The scarf is nine inches wide and eighty odd inches long. I'd hoped for a little more draw in when I fulled the scarf, but this will do until I thread a new pattern. In future I will put the hem even with the pattern end. The sewing machine stitch holding it is near to invisible. This scarf also is more dense than I want, so I'll weave fewer pics per inch next time.

I started a new scarf yesterday, with a blue leaf. The floating selvedges are working well for the even pattern selvedges. I wove a couple of inches for the hem and then wove exactly five rows of pattern. Three times I sent the shuttle straight through the warp, thread around parts of the loom, shuttle landing somewhere under the loom. I quit for the day.


I took this on the way to breakfast this morning. Coming back an hour later the falling snow had filled the waffle holes, caving in the edges. My only doctor appointment next week is Thursday, and the temps will be back into the fifties, with rain, by then. Well, this weather is good for maple syrup!

For breakfast today I had an egg Benedict. This has been on my mind for awhile; I love them. Yesterday I saw Matt for a bit and asked him about the possibility. "Not without more people to help," he replied. "And, we don't have Canadian bacon!"

I realized he was talking a poached egg extravaganza; him making and serving poached eggs out in the Bistro and other people filling short orders in the kitchen. I told him I'd have "real" bacon and would be at the counter toasting my English muffin while he did the rest in the kitchen.

Then I thought of the Hollandaise and was defeated. "Oh, I have that all the time"! So this morning I had one egg, poached, a slice of bacon and Hollandaise on the side. Matt brought it to the counter just as my English muffin popped up. I put it all together and had the best breakfast in about five years. It's still on my taste buds, and it's lunch time.

Well, time to wrestle some of the monster bag of cat food into the canister, then on to another weaving attempt. But first, this post better not disappear.


Friday, February 9, 2024

Back at it

Well, a week of sulking and I'm back, mostly, to my self. A long week of paying little attention to the world and relishing my own misery. It has been interesting.
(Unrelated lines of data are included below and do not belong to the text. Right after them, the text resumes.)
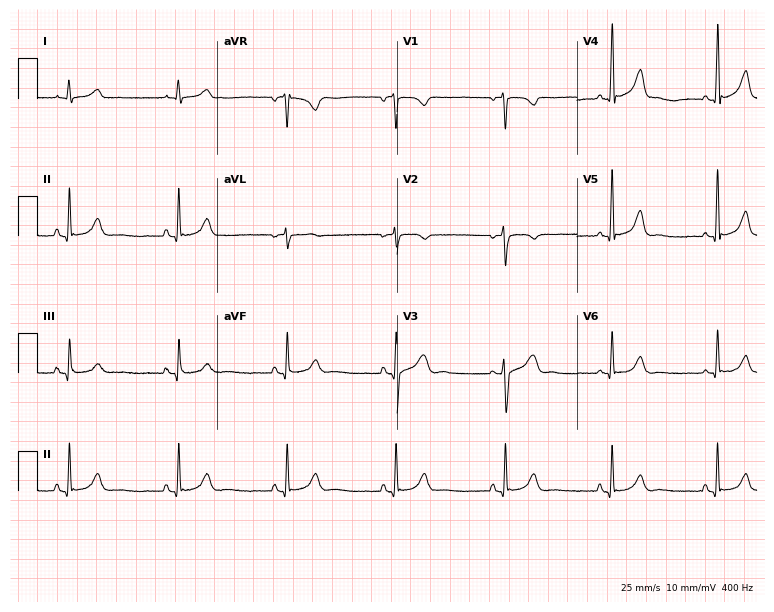
12-lead ECG from a woman, 31 years old. Screened for six findings — first-degree AV block, right bundle branch block, left bundle branch block, sinus bradycardia, atrial fibrillation, sinus tachycardia — none is recorded. Other findings, if any, are not listed.
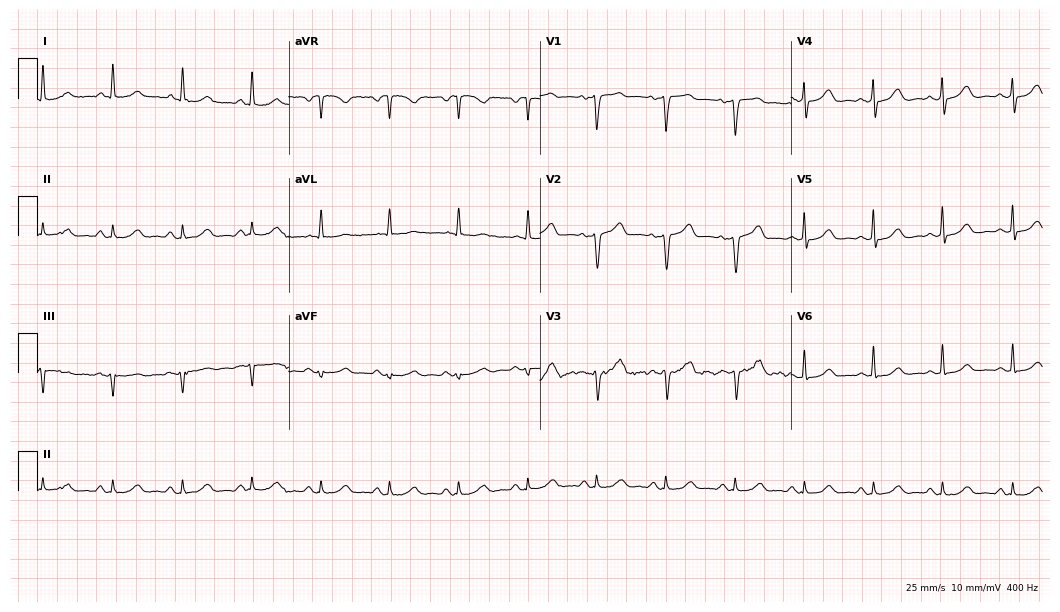
Standard 12-lead ECG recorded from a 69-year-old female patient. None of these six findings is recorded: first-degree AV block, right bundle branch block (RBBB), left bundle branch block (LBBB), sinus bradycardia, atrial fibrillation (AF), sinus tachycardia. Findings outside these six are not listed.
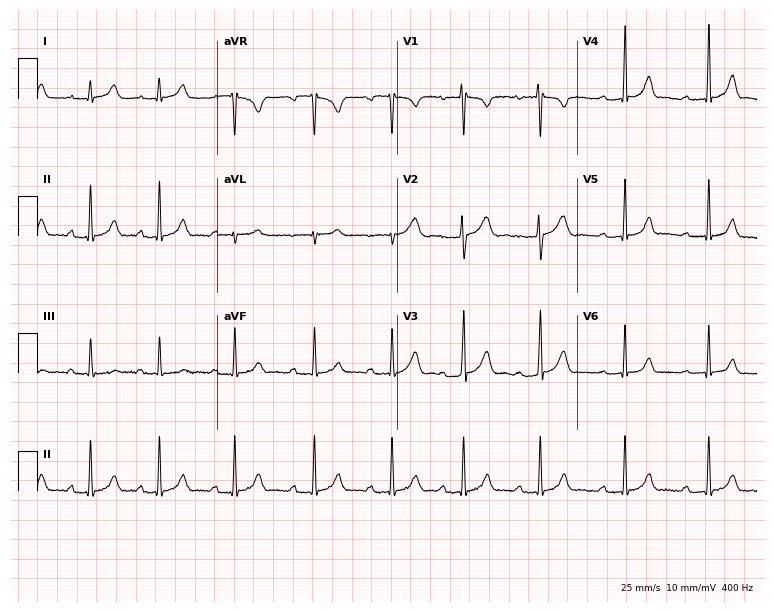
12-lead ECG (7.3-second recording at 400 Hz) from a 25-year-old woman. Screened for six findings — first-degree AV block, right bundle branch block (RBBB), left bundle branch block (LBBB), sinus bradycardia, atrial fibrillation (AF), sinus tachycardia — none is recorded. Other findings, if any, are not listed.
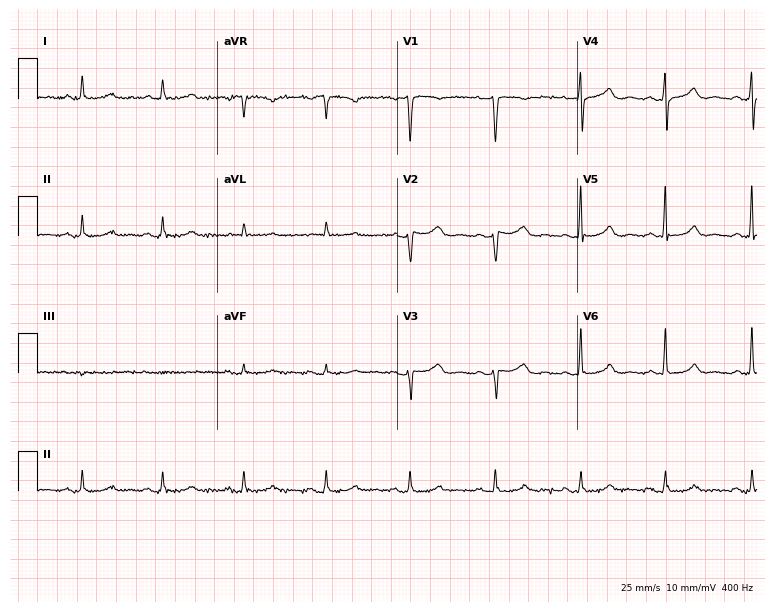
Electrocardiogram, a 57-year-old female patient. Of the six screened findings (first-degree AV block, right bundle branch block, left bundle branch block, sinus bradycardia, atrial fibrillation, sinus tachycardia), none is recorded.
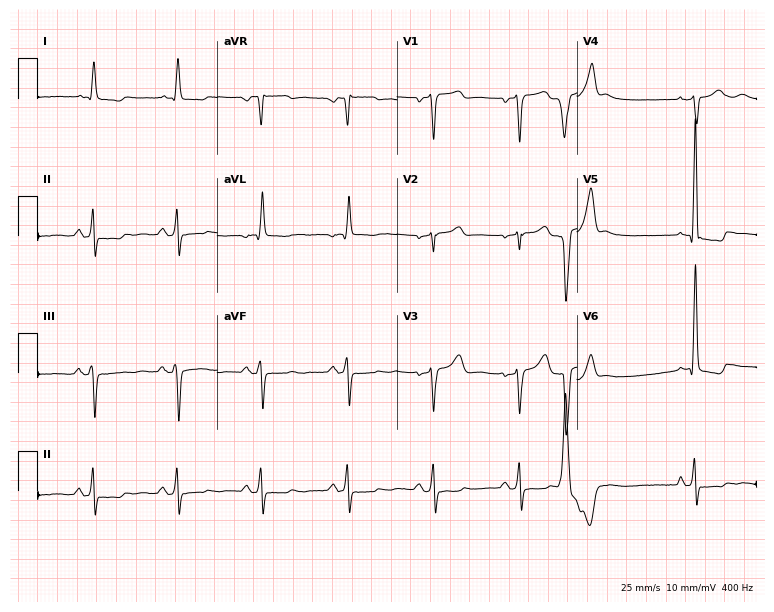
12-lead ECG (7.3-second recording at 400 Hz) from a male patient, 75 years old. Screened for six findings — first-degree AV block, right bundle branch block (RBBB), left bundle branch block (LBBB), sinus bradycardia, atrial fibrillation (AF), sinus tachycardia — none is recorded.
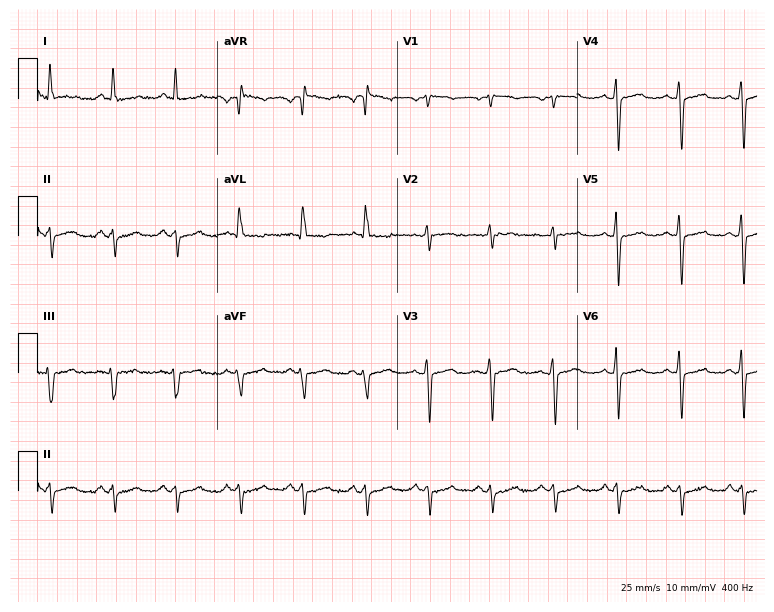
ECG — a 67-year-old female. Screened for six findings — first-degree AV block, right bundle branch block, left bundle branch block, sinus bradycardia, atrial fibrillation, sinus tachycardia — none is recorded. Only these six findings were labelled.

Yesterday I took Rose to have her hair cut, at her old salon! She was so pleased, and it's a very nice haircut. 

At supper she reported it had caused quite a kerfuffle. "Damn!" I thought. Her daughter found out. After we had gone off to the local CVS for Covid and RSV vaccinations, her daughter was appalled at Rose's description of using a stool to get into my van. "Never again!" from her daughter.

While we were out this time, a friend of Rose stopped to visit. Rose didn't answer her door, so the friend returned to the desk and instituted a fairly full fledged search for Rose. Housekeeping and food service searched. Even the bookkeeper was involved. She looked under the bed. Rose's daughter was notified. 

Our return went unnoticed because some rude person parked in my assigned place. So, my car went to some other place in the lot. But at least, when Rose saw her daughter, she could report she can get into my car by herself, and stow and retrieve her walker. Lovely spring days produce wonders.


As for the ambitious warp on my loom, here it is now! I cut and taped the sections I'm not using. That apparent mess to the left is the section that did not work out mathematically. A couple of its threads are in the last warp on its right, and impeding forward motion. So I am chaining off the bout. The great plan is to be able to run it through my tension box in future and reuse it. That may be a hair brained scheme.

The edges of the flower pattern are a little ragged; I'll single crochet along just those edges when the scarf is off the loom. For the next scarf, I'll use a floating selvedge to eliminate the problem. Old tricks of the trade can take time to remember!

When the scarf is off the loom, I'll weigh it to see how much thread I used. Then I'll know how much to charge for it. The weft this time is much finer; 10/2 in the dialect. I think the scarf will be fairly airy and floaty. If not, I'll change the pick's.

So that's it for this week of weaving. Now I need to get back into blog reading. No more sulking.